NDA: When a Company Tries to Buy Your Silence

Consumers May Be Asked to Sign Non-Disclosure or Confidentiality Agreements in Exchange for Refunds

What to Know

  • Businesses may require consumers to sign a non-disclosure or confidentiality agreement before offering a refund or compensation
  • Consumers have the right to ask for additional compensation in exchange for their silence
  • Consumers may want to consult a legal expert before signing a confidentiality agreement

NBC Bay Area responds to consumer complaints and holds companies accountable. But some businesses are firing back, and silencing the consumers we assist.

Our stories are often about issues with products or services; the frustrated people who paid for them; and how we helped. This story is about consumer disputes, too:

  • Faulty solar panels costing $25,000
  • A shady used car deal worth $15,000
  • Bad hearing aids to the tune of $9,000

But you won't be reading about any of those consumers. They had to sign a confidentiality agreement, sometimes called a non-disclosure agreement or NDA, to get their refunds.

That meant no TV interview, no posts on social media -- not even a word to their friends and neighbors.

Attorney Scott Kaufman sues automakers. Like us, he's seen companies hushing more consumers. "It's horrible," Kaufman said. "What they're saying is 'Look, we've been cheating people and hurting people, but we don't want anyone to know.'"

Kaufman says agreeing to keep quiet forever puts the crosshairs on the consumer who agrees to the NDA.

"If you ever say anything to anybody," it could lead to legal trouble, Kaufman said. "What if you never did, and they say that you did?  They can still sue you. You've got to hire a lawyer. It'll cost a fortune."

If you're ever faced with non-disclosure, what can you do about it?  Santa Clara University law professor Anna Han says consumers may be able to negotiate. Confidentiality is sometimes just one part of a written settlement.

"If you think about it, all this is to the benefit of the company," Han said. "The consumer can say, 'I won't agree to this provision.' You can cross it out. You can initial it, have the other party initial it -- it's no longer in the contract."

It's possible a business might still insist on confidentiality.
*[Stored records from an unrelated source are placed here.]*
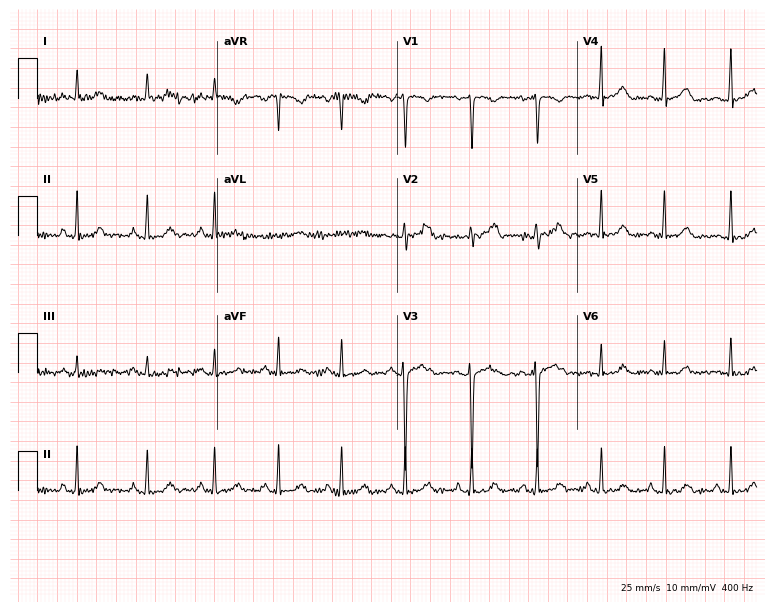
Standard 12-lead ECG recorded from a 26-year-old female (7.3-second recording at 400 Hz). Read as a normal ECG.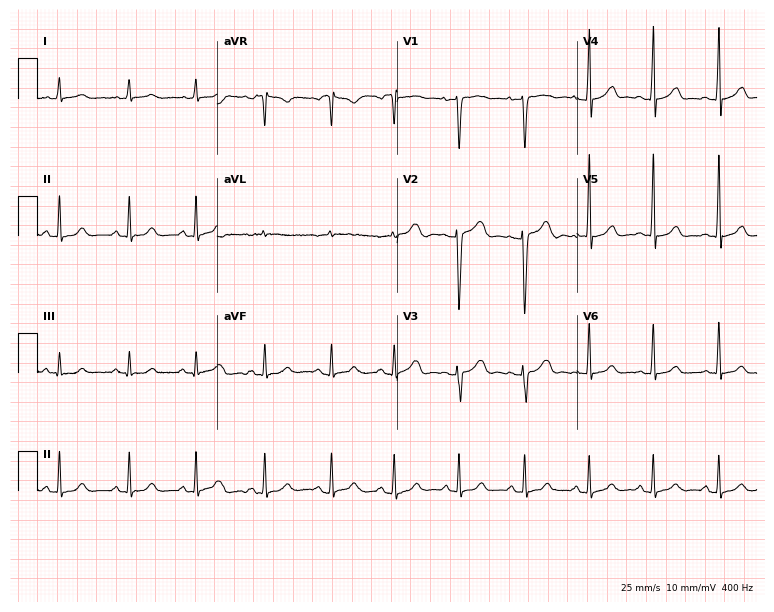
ECG — a 17-year-old female. Screened for six findings — first-degree AV block, right bundle branch block (RBBB), left bundle branch block (LBBB), sinus bradycardia, atrial fibrillation (AF), sinus tachycardia — none is recorded.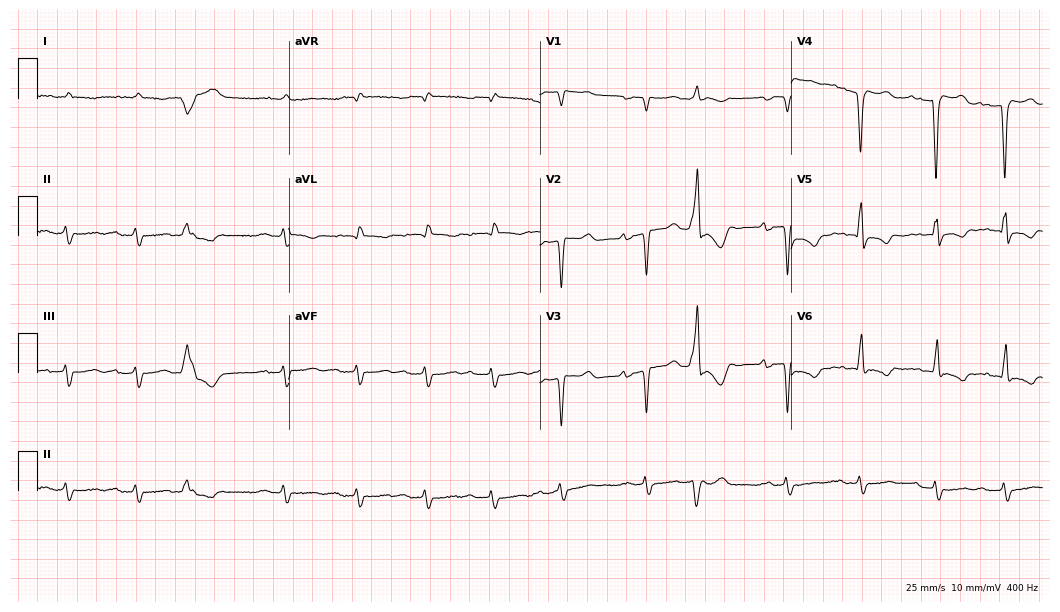
12-lead ECG from a 58-year-old male patient. No first-degree AV block, right bundle branch block, left bundle branch block, sinus bradycardia, atrial fibrillation or sinus tachycardia recorded for this tracing.

University of San Francisco law professor Robert Talbot says this is where consumers can determine how much their silence is worth.

"Depends on the money," Talbot said. "Depends on how mad I am."

Kaufman agrees. He says consumers should tell the company to pay them above and beyond the refund -- in exchange for their silence.

"Ask for maybe $10,000 to sign [an NDA]", he said.

In addition to cash, Kaufman says consumers should weigh whether they're also signing away their right to file a complaint with the government. New consumer protection laws arise from consumers' reports to regulators. Han says consumers could be signing away their chance to warn others about a defective product or a deceptive service.

"If it turns into something more than your particular case, like a massive class-action or a real product liability situation, you're silenced," Han said. "The manufacturer gets away with things that perhaps they shouldn't."

Attorneys we spoke with offered differing opinions, but they all agree on this: Get expert advice. If you're asked to keep something confidential, you probably want to have a lawyer look at it to make sure your silence is in your best interest.